[llvm] AMDGPU: Use "countMaxActiveBits() <= 5" to define uint5Bits (PR #115543)

Fri Nov 8 13:00:54 PST 2024

https://github.com/changpeng created https://github.com/llvm/llvm-project/pull/115543

  countMaxTrailingOnes() is not correct. This patch follows the suggestion from https://github.com/llvm/llvm-project/pull/115372.

>From a2bacf8ab58af4c1a0247026ea131443d6066602 Mon Sep 17 00:00:00 2001
From: Changpeng Fang <changpeng.fang at amd.com>
Date: Fri, 8 Nov 2024 12:55:28 -0800
Subject: [PATCH] AMDGPU: Use "countMaxActiveBits() <= 5" to define uint5Bits

  countMaxTrailingOnes() is not correct.

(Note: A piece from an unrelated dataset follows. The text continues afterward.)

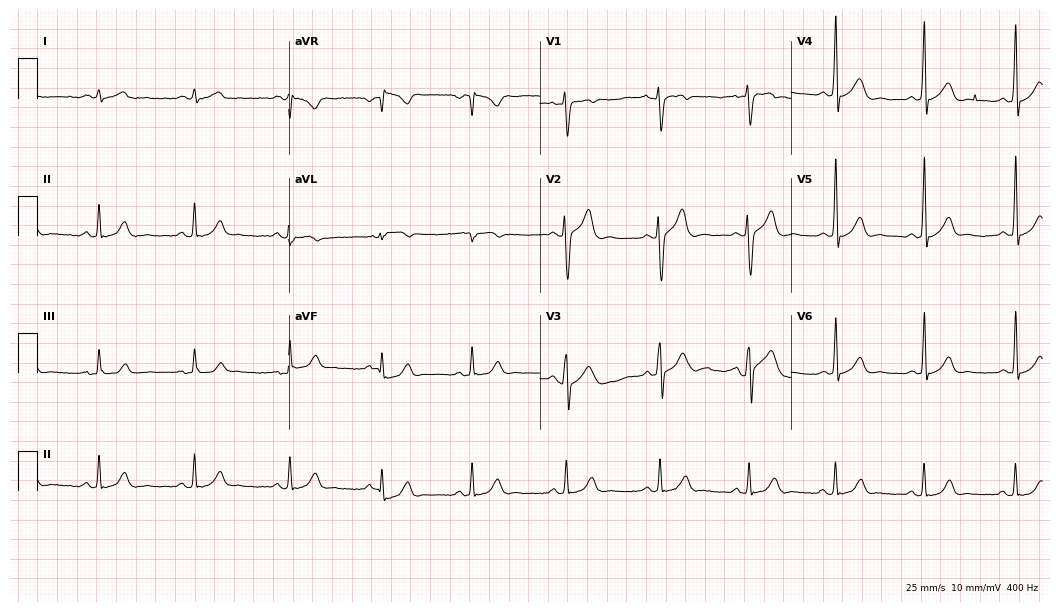
Standard 12-lead ECG recorded from a 30-year-old man (10.2-second recording at 400 Hz). Read as a normal ECG.
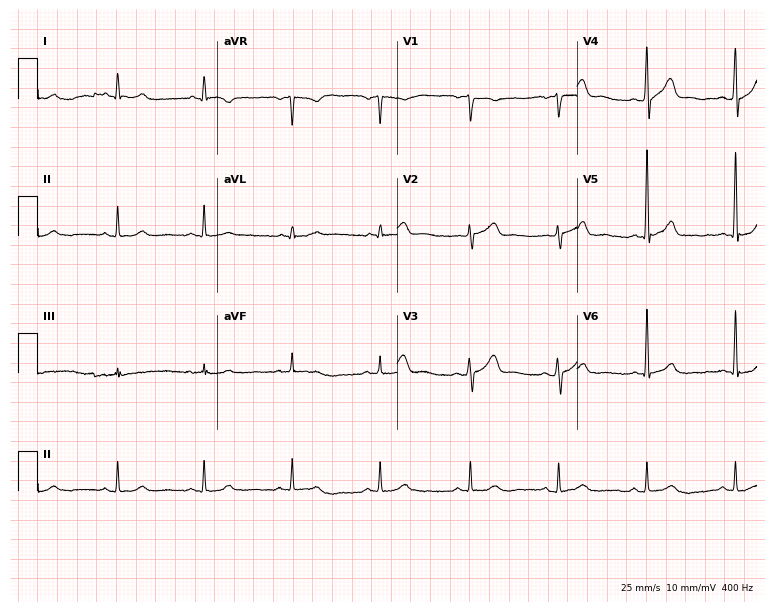
Resting 12-lead electrocardiogram. Patient: a 63-year-old male. Read as a normal ECG.

This patch follows the suggestion
from https://github.com/llvm/llvm-project/pull/115372.
---
 llvm/lib/Target/AMDGPU/SIInstructions.td    |  2 +-
 llvm/test/CodeGen/AMDGPU/extract-lowbits.ll | 25 +++++++++++++++++++++
 2 files changed, 26 insertions(+), 1 deletion(-)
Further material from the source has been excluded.